Fig. 2Study design characteristic data plot against number of studies illustrating tool sensitivity, incubation temperature, swab type and setting. Four sampling techniques were used: sterile cotton swab moistened with sterile saline solution (n = 53 studies), Count-Tact applicator (n = 1), direct phone contact to media (n = 1) and 480CE e-swabs (n = 1). In terms of the sensitivity tools used for microorganism identification, 61% of the studies used low sensitivity identification tools (n = 34), 27% used medium sensitivity (n = 15), 11% used high sensitivity (n = 6) and one study used very high sensitivity identification tools (2%). 96% of studies used an incubation temperature of 37 °C (n = 52), two studies did not use incubation methods to culture isolates obtained from swab samples of mobile phones.
Fig. 3Microbiology identification tools used to characterise microbes across all studies.
Studies and subsets of studies, totalling 65 population samples, were split into health care setting and community setting for comparison of results.
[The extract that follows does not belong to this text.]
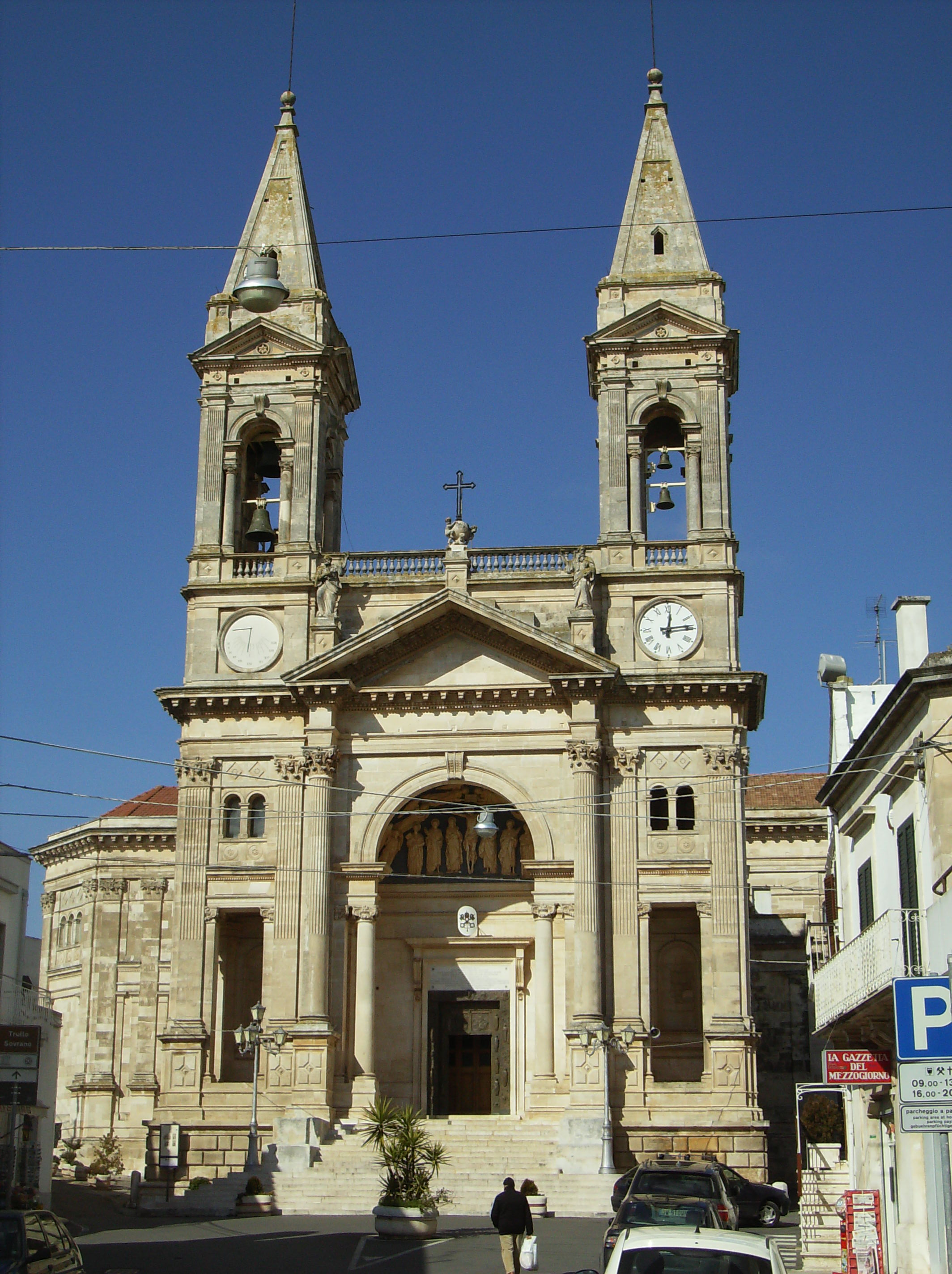 Alberobello - Italie - Basiclique des SS Cosma et Damiano

| Population group | datasets | countries | phones sampled | swabs sampled^ | isolates | taxonomic units~ | Contaminated phones (%) | ||||||||
|---|---|---|---|---|---|---|---|---|---|---|---|---|---|---|---|
| total | average | median | total | average | median | total | average | median | total | average | median | ||||
| Community | 18 | 10 | 2670 | 148 | 117 | 2815 | 156 | 130 | 3817 | 212 | 106 | 73 | 8 | 7 | 68% |
| Health care workers | 47 | 19 | 5801 | 123 | 110 | 5895 | 125 | 120 | 5601 | 119 | 90 | 100 | 9 | 8 | 68% |
| Complete dataset | 65 | 24 | 8471 | 130 | 110 | 8710 | 134 | 120 | 9418 | 145 | 97 | 134 | 9 | 8 | 68% |
^one study swabbed more than once for each mobile phone [50].
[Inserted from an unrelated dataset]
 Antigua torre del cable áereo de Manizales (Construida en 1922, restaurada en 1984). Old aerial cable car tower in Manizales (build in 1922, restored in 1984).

~ These values should be considered indicative only dur to the lack of taxonomic refinement in some instances.
Calculation excludes one study from each population type that did not provide this value [50].
Species and taxonomic units highlighted for being isolated at a rate equal or higher than 5% of swabs, and for being reported in 25% or more of the studies in that population group. Candida species are presented despite not reaching 5% due to their likely under-identification.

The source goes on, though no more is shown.